* **Task**: Go through the entries below, tally each line that has the word "sample", and give only the total.

* **Material supplied**:
══════════════════════════════

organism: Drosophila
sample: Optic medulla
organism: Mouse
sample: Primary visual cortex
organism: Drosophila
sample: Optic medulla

══════════════════════════════

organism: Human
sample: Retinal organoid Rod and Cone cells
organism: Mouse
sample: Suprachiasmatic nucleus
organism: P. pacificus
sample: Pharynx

══════════════════════════════

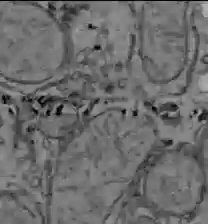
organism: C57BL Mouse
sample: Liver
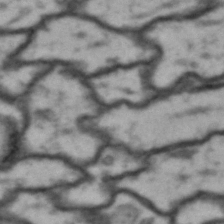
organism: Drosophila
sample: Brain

══════════════════════════════

* **Result for this task**: 8